:: RAW DATA
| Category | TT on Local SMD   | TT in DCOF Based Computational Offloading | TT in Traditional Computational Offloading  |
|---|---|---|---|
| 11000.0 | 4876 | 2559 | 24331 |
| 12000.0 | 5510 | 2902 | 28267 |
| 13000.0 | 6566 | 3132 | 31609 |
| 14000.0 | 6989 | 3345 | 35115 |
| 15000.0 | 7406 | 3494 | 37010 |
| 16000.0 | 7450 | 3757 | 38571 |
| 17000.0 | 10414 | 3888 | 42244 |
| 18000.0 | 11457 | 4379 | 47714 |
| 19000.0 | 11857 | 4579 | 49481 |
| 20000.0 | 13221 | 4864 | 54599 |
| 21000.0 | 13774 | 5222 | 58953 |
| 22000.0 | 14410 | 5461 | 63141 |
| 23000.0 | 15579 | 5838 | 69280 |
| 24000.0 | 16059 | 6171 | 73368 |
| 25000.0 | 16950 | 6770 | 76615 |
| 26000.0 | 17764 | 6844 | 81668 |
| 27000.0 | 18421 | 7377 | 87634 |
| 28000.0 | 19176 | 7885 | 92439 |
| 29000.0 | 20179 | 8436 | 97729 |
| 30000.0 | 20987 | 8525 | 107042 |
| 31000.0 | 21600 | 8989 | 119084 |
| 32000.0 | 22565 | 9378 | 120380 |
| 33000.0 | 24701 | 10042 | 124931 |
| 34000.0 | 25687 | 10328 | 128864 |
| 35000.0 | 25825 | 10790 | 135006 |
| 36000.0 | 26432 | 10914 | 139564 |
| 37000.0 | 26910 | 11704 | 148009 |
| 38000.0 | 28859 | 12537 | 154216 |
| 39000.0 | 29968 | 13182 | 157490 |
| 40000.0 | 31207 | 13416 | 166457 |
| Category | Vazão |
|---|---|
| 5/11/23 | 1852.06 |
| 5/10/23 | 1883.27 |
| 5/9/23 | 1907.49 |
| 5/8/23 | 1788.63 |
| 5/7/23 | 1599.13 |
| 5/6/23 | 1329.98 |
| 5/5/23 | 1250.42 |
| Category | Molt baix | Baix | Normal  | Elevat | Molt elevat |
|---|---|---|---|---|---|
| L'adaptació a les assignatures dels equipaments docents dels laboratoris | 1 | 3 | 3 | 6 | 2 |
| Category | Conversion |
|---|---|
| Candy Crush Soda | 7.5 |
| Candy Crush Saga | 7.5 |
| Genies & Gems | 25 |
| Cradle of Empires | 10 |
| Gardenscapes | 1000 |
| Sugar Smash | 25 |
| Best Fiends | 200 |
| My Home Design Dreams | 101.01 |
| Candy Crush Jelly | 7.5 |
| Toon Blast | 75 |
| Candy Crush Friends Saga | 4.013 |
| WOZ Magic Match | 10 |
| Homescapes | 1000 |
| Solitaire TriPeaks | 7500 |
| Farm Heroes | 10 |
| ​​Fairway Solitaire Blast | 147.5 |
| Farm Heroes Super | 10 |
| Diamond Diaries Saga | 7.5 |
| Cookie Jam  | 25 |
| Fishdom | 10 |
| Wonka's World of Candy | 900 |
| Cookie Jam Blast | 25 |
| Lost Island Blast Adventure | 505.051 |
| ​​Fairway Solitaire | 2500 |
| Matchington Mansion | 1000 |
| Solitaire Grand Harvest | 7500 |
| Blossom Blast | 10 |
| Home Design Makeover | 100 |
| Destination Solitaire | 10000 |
::::
### EXERCISE DESCRIPTION
Your response should be the lines above from the first to the one containing "9378 | 120380 |", inclusive, each given exactly.

### ANSWER BOX
| Category | TT on Local SMD   | TT in DCOF Based Computational Offloading | TT in Traditional Computational Offloading  |
|---|---|---|---|
| 11000.0 | 4876 | 2559 | 24331 |
| 12000.0 | 5510 | 2902 | 28267 |
| 13000.0 | 6566 | 3132 | 31609 |
| 14000.0 | 6989 | 3345 | 35115 |
| 15000.0 | 7406 | 3494 | 37010 |
| 16000.0 | 7450 | 3757 | 38571 |
| 17000.0 | 10414 | 3888 | 42244 |
| 18000.0 | 11457 | 4379 | 47714 |
| 19000.0 | 11857 | 4579 | 49481 |
| 20000.0 | 13221 | 4864 | 54599 |
| 21000.0 | 13774 | 5222 | 58953 |
| 22000.0 | 14410 | 5461 | 63141 |
| 23000.0 | 15579 | 5838 | 69280 |
| 24000.0 | 16059 | 6171 | 73368 |
| 25000.0 | 16950 | 6770 | 76615 |
| 26000.0 | 17764 | 6844 | 81668 |
| 27000.0 | 18421 | 7377 | 87634 |
| 28000.0 | 19176 | 7885 | 92439 |
| 29000.0 | 20179 | 8436 | 97729 |
| 30000.0 | 20987 | 8525 | 107042 |
| 31000.0 | 21600 | 8989 | 119084 |
| 32000.0 | 22565 | 9378 | 120380 |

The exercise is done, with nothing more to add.